People aren't going to do anything without a bit of encouragement. You could have the most well-crafted message in the world, but if you don't provide a call-to-action, it's pointless!
If you don't give the reader the next step, their reaction will be "OK," and they'll move on. What you want is "OK, and now I need to do X."
10. I was busy when I read it, and forgot about it.
How many times has your spouse asked you to do one thing while you were busy doing something else, and then you completely forgot about it?
Even if your message adds value, it's reasonable that someone will forget about it as soon as they click away.
11. I didn't feel like being formal.
Emails tend to be overly "professional" and verbose. It's usually possible to condense the message of a 200-300-word email into the space of a single text. If you want someone to reply to your email, talk to them like a real person.
12. You were trying too hard.
Whether you're conscious of it or not, people are generally great at understanding how you feel through your tone and syntax. If you're trying really hard to get the sale, people can tell.
It's like when you mistakenly answer a sales call. You can tell whether the salesman is nervous about his script or confident in his approach. Similarly, people know when your email isn't written with confidence.
Being apologetic, overly zealous, or too "understanding" of how busy the recipient sends a red flag to readers not to trust you. If they don't trust you, they won't reply to your email.
13. I wasn't the right person to talk to.
If I'm not the person you need to reach, I'm just going to ignore you. If you don't know who to talk to, you probably haven't had any prior contact with our business.
When people read "could you connect me with the right person," they often check out. No one wants to be the messenger introducing a random salesman.
14. I didn't see how responding would benefit me.
What value are you providing? People need to know that interacting with you or responding to your message is going to benefit them in some way.
No one wants to waste their time. If you don't provide an immediately apparent value, no one will reply to your email.

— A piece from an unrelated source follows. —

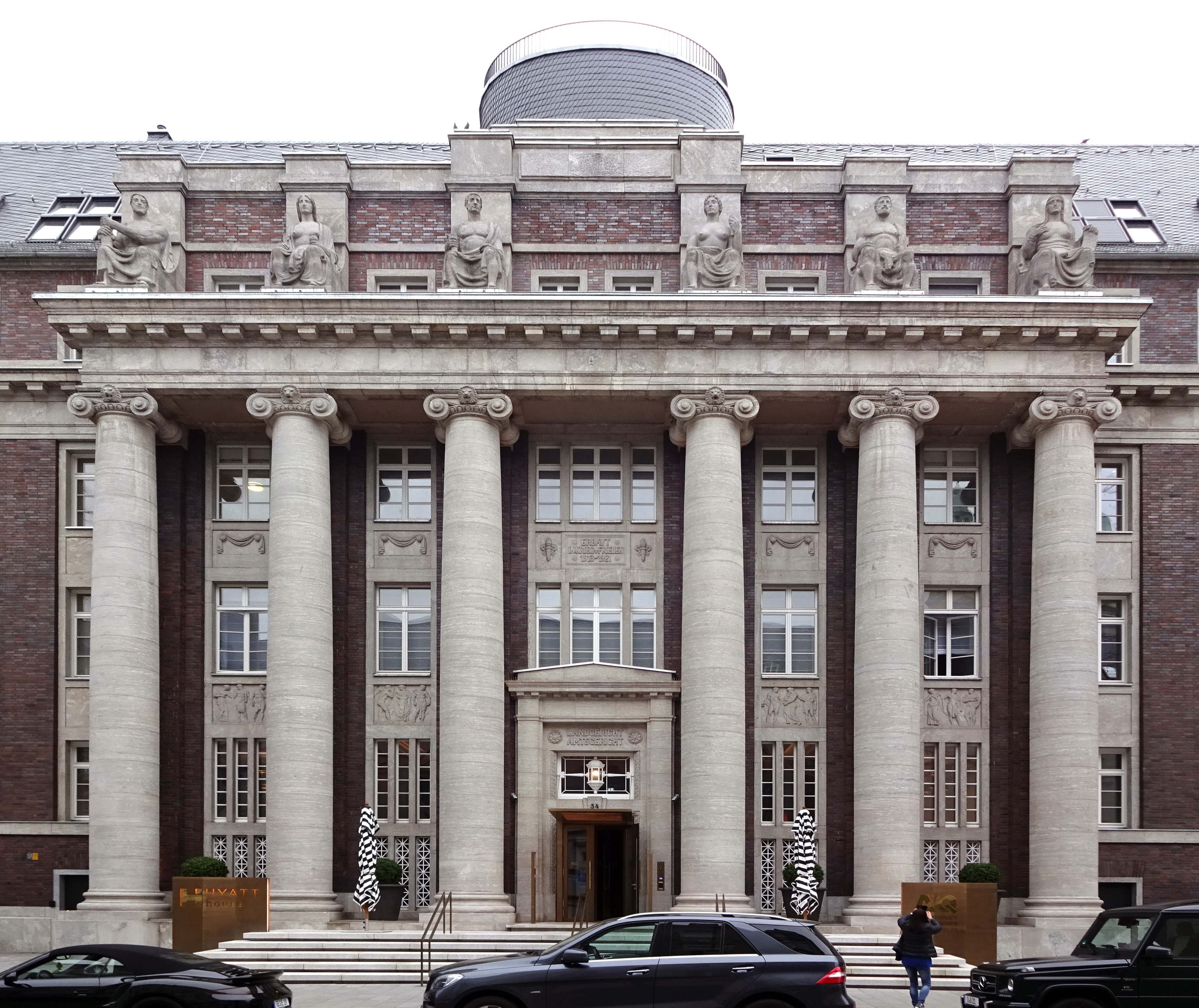 Ehemaliges Amtsgericht, Portal Mühlenstraße 34, Hyatt House Andreas Quartier, Düsseldorf-Altstadt. Über dem Portikus sind als Sitzbilder überlebensgroße Personifikationen der Tugenden von dem Bildhauer Hubert Netzer zu sehen.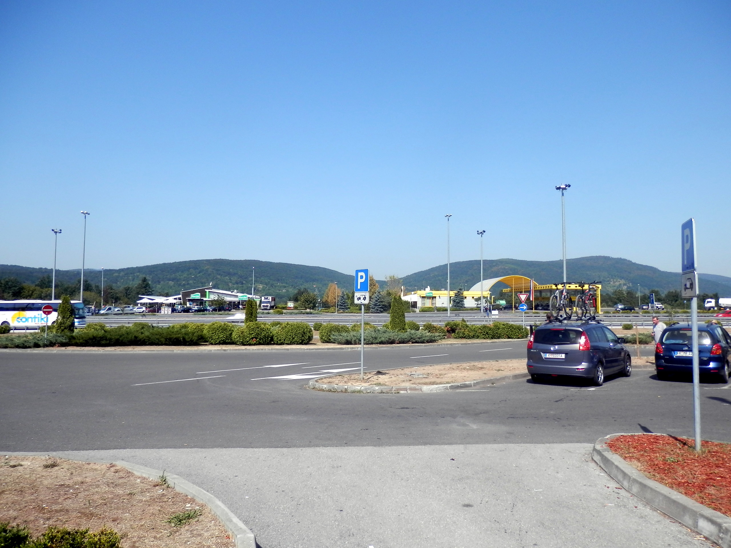 Diaľnice A1 v Chorvátsku odpočívadlo (odmorište) Dobra..Leto 2013.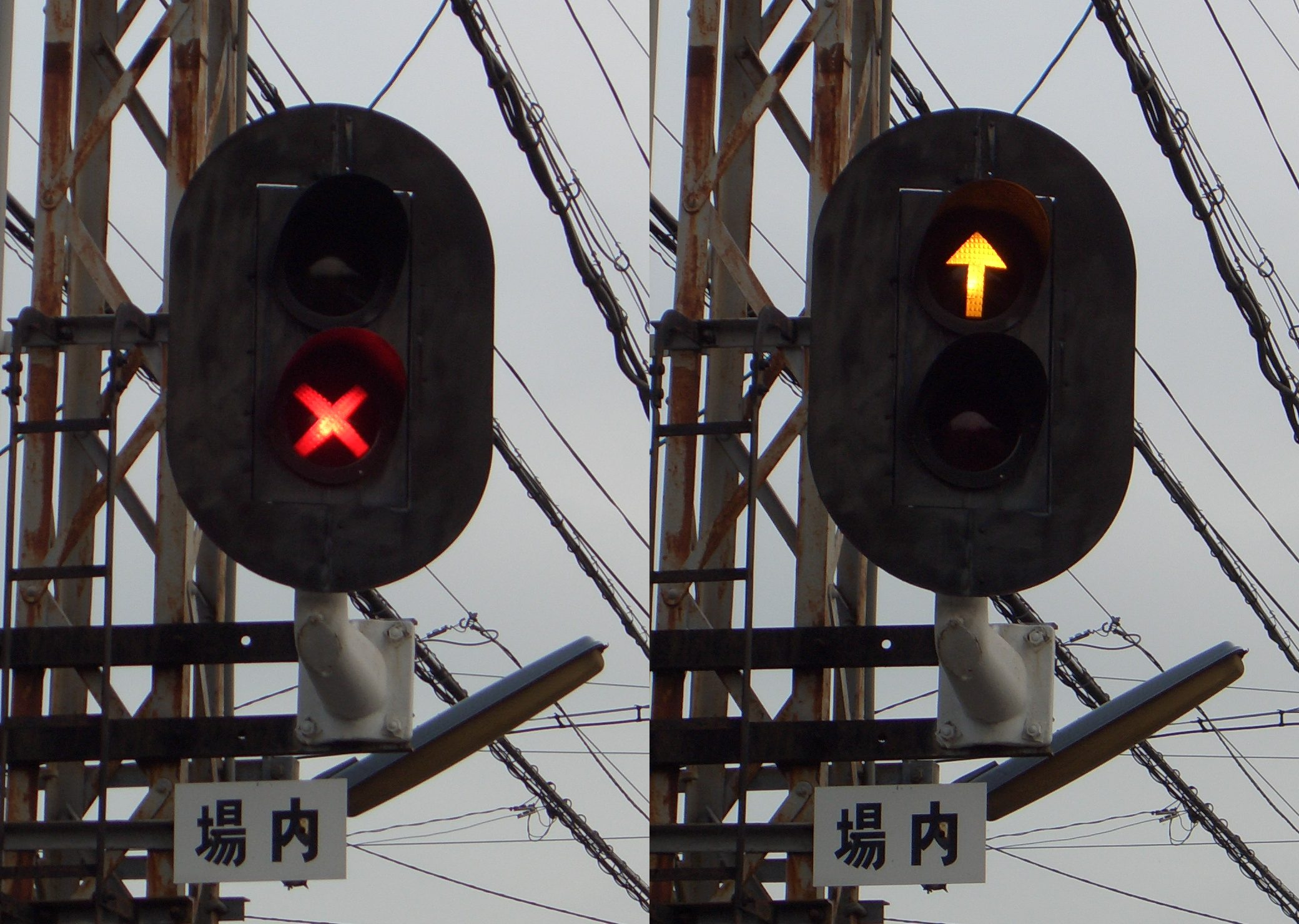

15. It would take too long to reply to your email.
People value their time more than they value anything else. They don't want to waste it on something that won't be helpful.
But people will gladly take time for something that will free up more time for them later. You have to prove that you're worth their time and that you'll be able to give them more of it.
What's the solution?
All in all, people don't enjoy emails like they used to. Emails aren't as bad as voice mail, but people get so many of them every day! Truthfully, if you want to reach more people and get replies more often, you need to text with your prospects.
99% of text messages are read, and they have a 45% average response rate. What would that do for your ratios?
These days, people prefer quick and simple communication. That's why tweets, texts, and social media direct messages have become so popular.
There's always something you can do to improve your emails. But it's safe to say that one reason people didn't reply to your email is simply because you sent an email. Why not try texting?